Single by The Kinks

from the album Live: The Road
- B-side: "Art Lover" (live)
- Released: 11 January 1988 (US) 16 May 1988 (UK)
- Recorded: September 1987
- Genre: Rock
- Length: 6:13
- Label: MCA
- Songwriter: Ray Davies
- Producer: Ray Davies

The Kinks singles chronology
| "Lost and Found" (1987) | "The Road" (1988) | "Down All the Days (Till 1992)" (1989) |

= The Road (The Kinks song) =

"The Road" is a song by the English rock band the Kinks, written by frontman Ray Davies, and serves as the opening track of their 1988 live album Live: The Road.

==Lyrics==

Described as "a chronicle of the band's typical touring experiences" by AllMusics Stephen Thomas Erlewine, "The Road" mentions the singer's experiences in with "bed and breakfasts and the greasy spoons ... loser bars and the noisy rooms ... [and] the casualties who did too many lines." This topic of touring has been addressed by Ray Davies multiple times prior to the writing of this song, from "This Time Tomorrow" from Lola Versus Powerman and the Moneygoround, Part One to "Life on the Road" from the album Sleepwalker.

==Release and reception==

"The Road" was released on the 1988 album, Live: The Road, where it was the song recorded in the studio (and one of the two songs on the album never before released).
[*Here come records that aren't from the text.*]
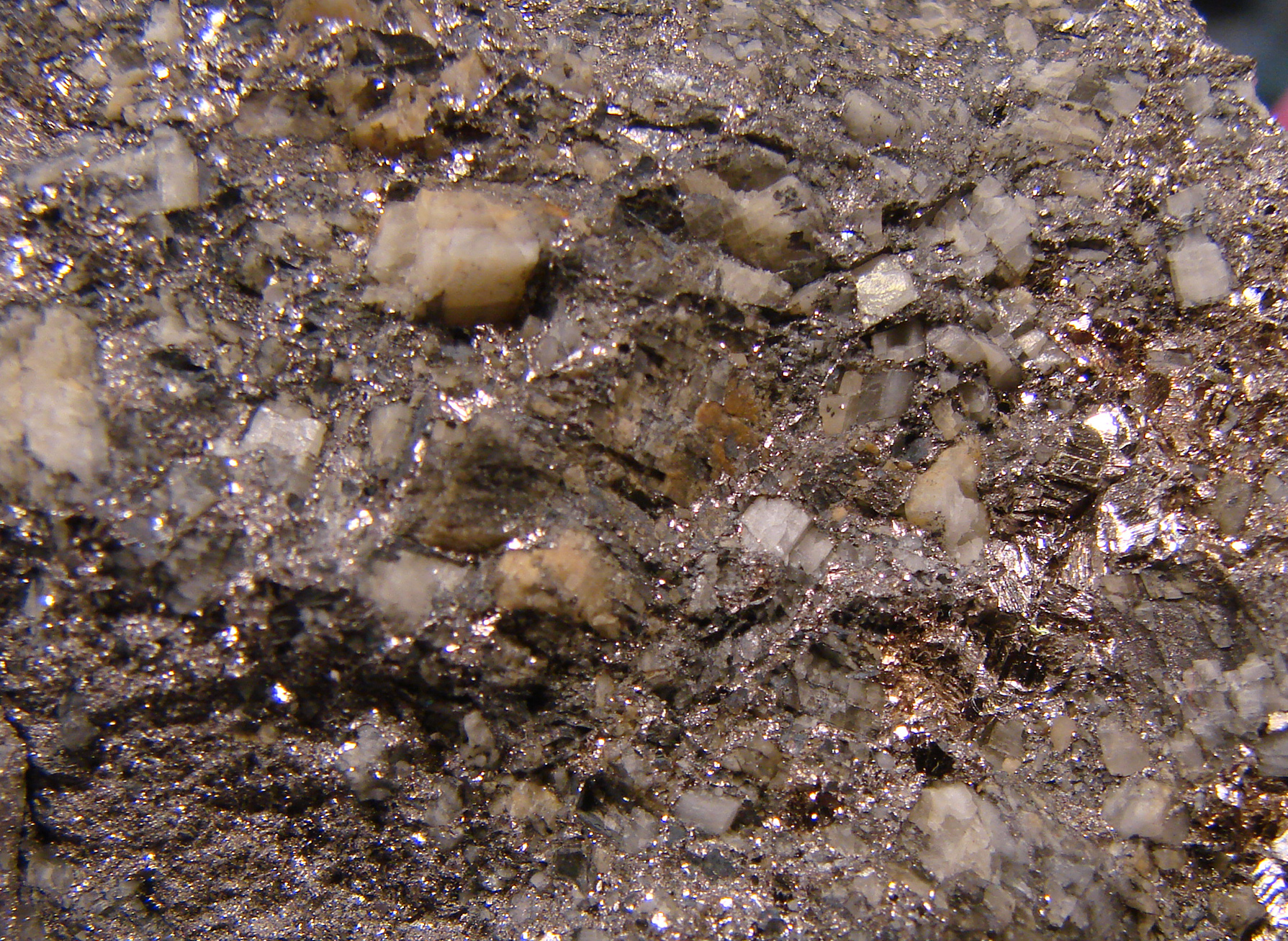 Bismuth natif. Provenance: Schneeberg, Allemagne.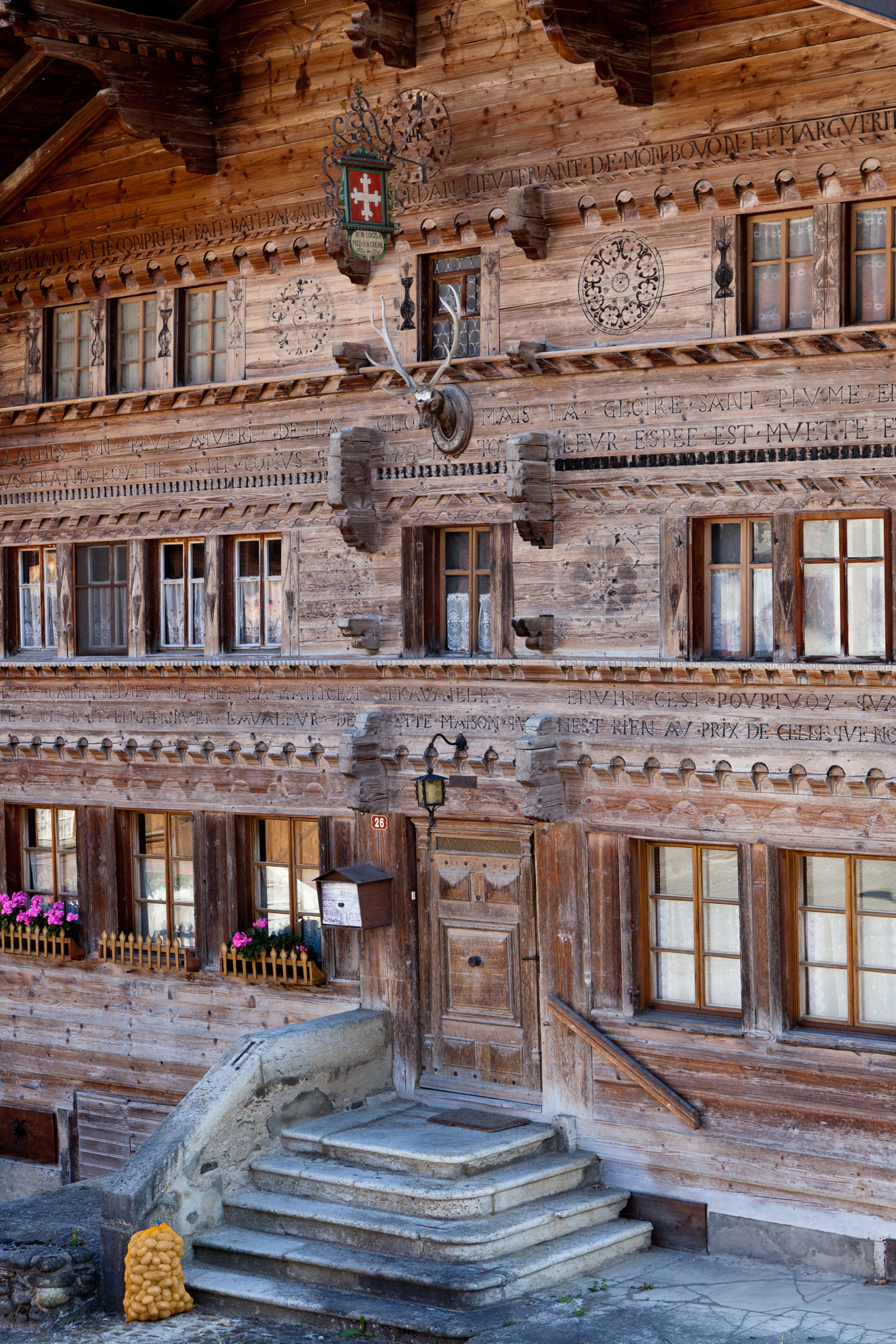 Alte Herberge "Croix-Blanche" in Montbovon (Haut-Intyamon)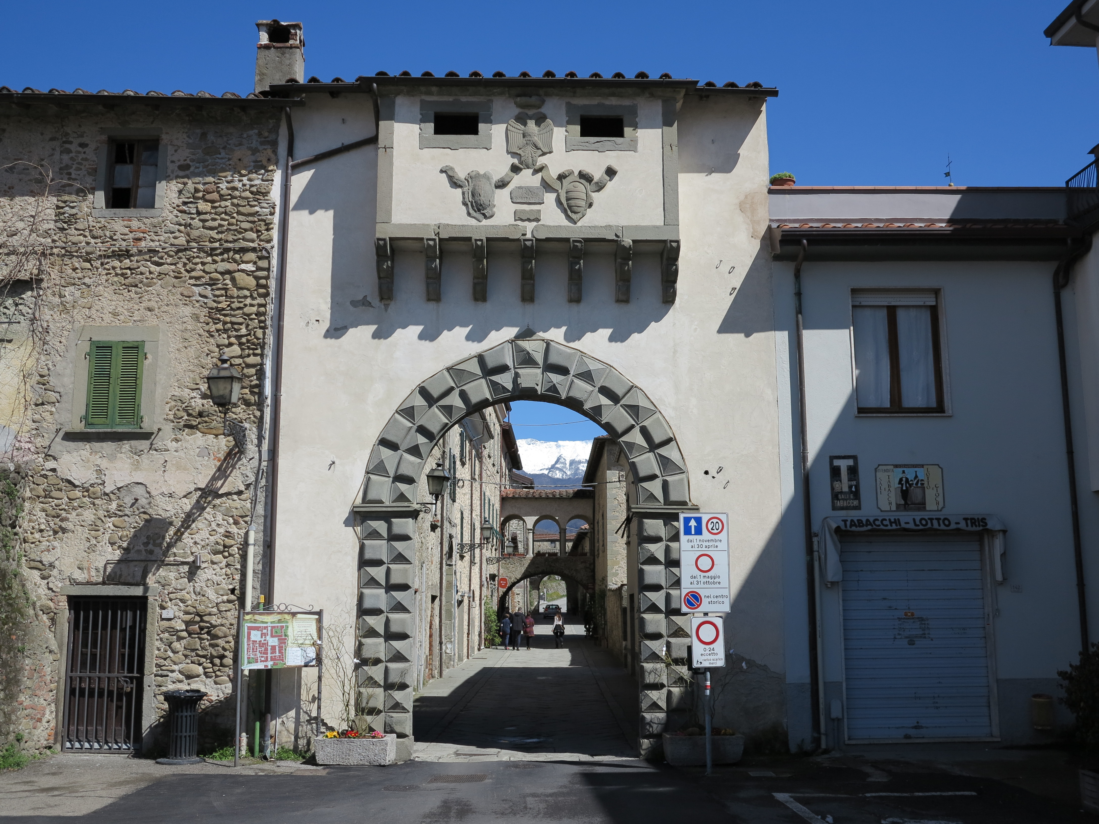 Porta di Filetto (Villafranca in Lunigiana)_Viale Italia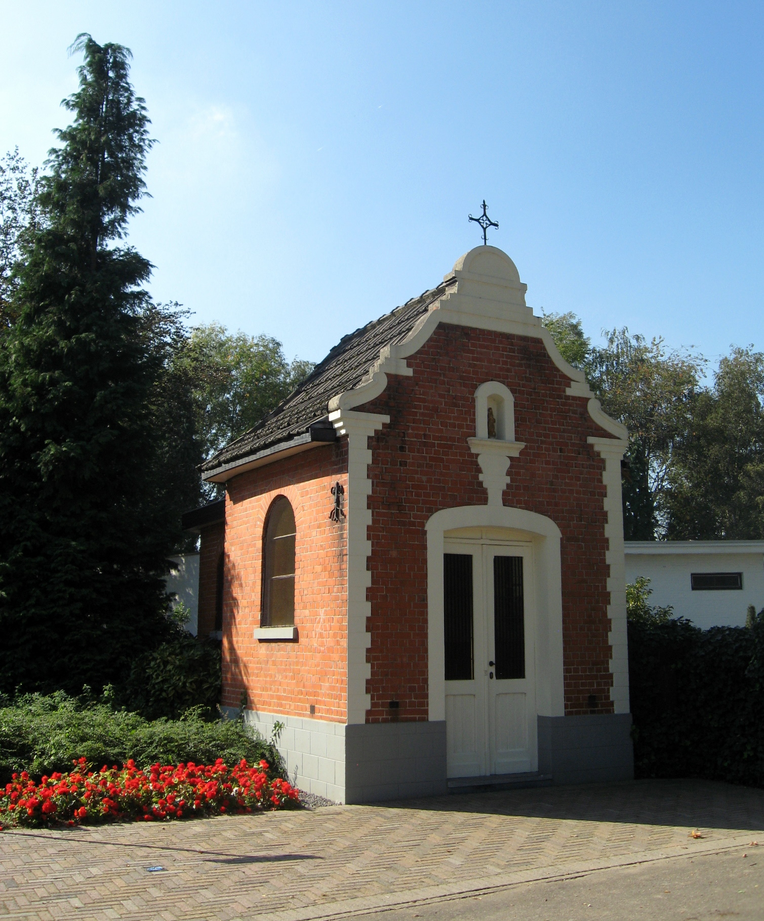 Onze-Lieve-Vrouwkapel van d'Ierd in Genk

However, prior to the release of Live: The Road, "The Road" saw single release in Britain (but not America). Backed with a version of "Art Lover" from Live: The Road, the single failed to chart, being the first of three consecutive singles not to chart in the United Kingdom. It has since appeared on the compilation albums Lost & Found (1986–1989) and Picture Book.

Despite citing the song as a highlight from both Live: The Road and Lost & Found (1986–1989), Stephen Thomas Erlewine said that "like the rest of [Live: The Road], the song wasn't anything special."